Souvenez-vous de cette affiche aguicheuse placardée partout, en 2010, qui montrait le portrait de Pablo Picasso accompagné de grandes lettres en vert : « Je m’installe à Metz » ? Cette boutade pour attirer le grand public lors de l’ouverture du Centre Pompidou-Metz est aujourd’hui revenue au directeur. Aujourd’hui, cela serait à Laurent Le Bon d'affirmer : « Merci Picasso. Je m’installe à Paris ».
C’est presque une ironie de l’histoire que celui qui figure parmi ceux qui ont réussi le plus un projet de la délocalisation et décentralisation culturelle en France, revienne aujourd’hui à Paris, pour œuvrer à nouveau au cœur d’une politique artistique et culturelle centralisée. Depuis 2010, la direction et les expositions à succès orchestrées par Laurent Le Bon ont attiré plus de deux millions de visiteurs au Centre Pompidou-Metz et redynamisé toute une région.
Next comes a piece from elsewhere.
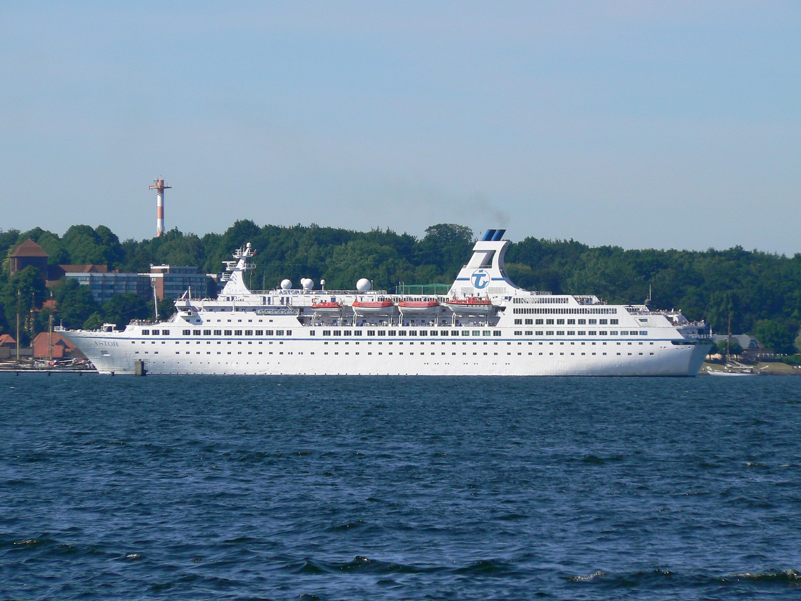 Kreuzfahrtschiff MS Astor auf der Kieler Förde bei der Einfahrt in den Nord-Ostsee-Kanal.

Aujourd’hui, il est appelé pour mener à bien la réouverture du musée Picasso, le temple du maître absolu de l’art moderne.
C’est la troisième fois en un an que Laurent Le Bon brigue un poste à Paris. Après sa candidature malheureuse pour la présidence du musée du Louvre, il avait également échoué à obtenir la direction du Musée national d’art moderne au Centre Pompidou-Paris.
Jusque-là, il avait fait un parcours sans faute. Avec ses lunettes bien mises en évidence et ses cheveux drapés, il avait longtemps l’air d’un premier de la classe qui porte des costumes trop grands. Mais derrière ce regard souvent moqueur se cache l’un des plus brillants commissaires d’exposition en France.
Dada et Jeff Koons
Né le 2 avril 1969 à Neuilly-sur-Seine, il est diplômé de Sciences-Po à Paris, de l’École du Louvre et de l’École nationale du patrimoine, Laurent Le Bon est l’auteur d’une cinquantaine de publications. Après avoir gagné l’estime de sa profession en tant que responsable de la commande publique à la délégation aux arts plastiques, il entre en 2000 dans le plus grand centre d’art contemporain en Europe, le Centre Pompidou. C’est là qu’il montrera toutes ses qualités en tant que commissaire d’exposition, notamment avec le succès tonitruant de Dada en 2005. Mais c’est en tant que commissaire invité au Château de Versailles qu’il déploiera toutes les facettes de son acuité intellectuelle et de son goût pour la provocation. En 2008, sa décision d’y présenter des œuvres de Jeff Koons même dans la galerie des Glaces suscitera des débats acharnés dans le milieu culturel et politique que Le Bon n’hésitait pas à prolonger avec Xavier Veilhan (2009) et Takashi Murakami (2010).
Co-auteur d’un Dictionnaire des politiques culturelles de la France depuis 1959, publié en 2001, il réussira l’exploit d’être à la fois adoubé par la gauche et la droite. De 2009 à 2011, il est membre du très contesté Conseil de la création artistique fondé par le président Nicolas Sarkozy avant d’être nommé par Bertrand Delanoë directeur artistique pour l’édition 2012 de la Nuit Blanche.
Au musée Picasso, il aura pour la première fois la responsabilité de diriger une collection. Et quelle collection ! 5 000 œuvres de Pablo Picasso qui, après les travaux de 52 millions d’euros, occuperont désormais une surface plus que doublée avec 3 800 mètres carrés. Avec l’exposition inaugurale Chefs d’œuvre ?, Laurent Le Bon avait réussi en 2010 son pari au Centre Pompidou-Metz. En tant que président du musée Picasso, on attend avec beaucoup d’impatience où il mettra cette fois-ci son point d’interrogation.
« Comme un imposteur »
Claude Picasso, le fils du peintre et membre du Conseil d’Administration du musée, a été choqué par l’éviction d’Anne Baldassari, accusée d’avoir provoqué parmi le personnel une « profonde souffrance au travail ». Avant la nomination de Laurent Le Bon, Claude Picasso avait même déclaré qu’il considérerait le successeur « comme un imposteur ». Entretemps, la présidente chassée reste visiblement révoltée après avoir été dépossédée de l’œuvre de sa vie. C’est Baldassari qui avait eu l’idée de financer une grande partie de la rénovation avec un tour du monde d’œuvres de Picasso pendant les cinq ans de fermeture du musée. Et en tant qu’une des meilleures spécialistes de l’œuvre du maître et au nom du droit d’auteur, elle a fait savoir qu’elle n’acceptera pas que son plan d’accrochage de la collection soit utilisé pour la réouverture du musée. Ainsi, Laurent Le Bon se retrouve certes actuellement à la tête d’un musée fermé et en crise, mais avec l’occasion inouïe de donner vie à un Picasso à sa façon.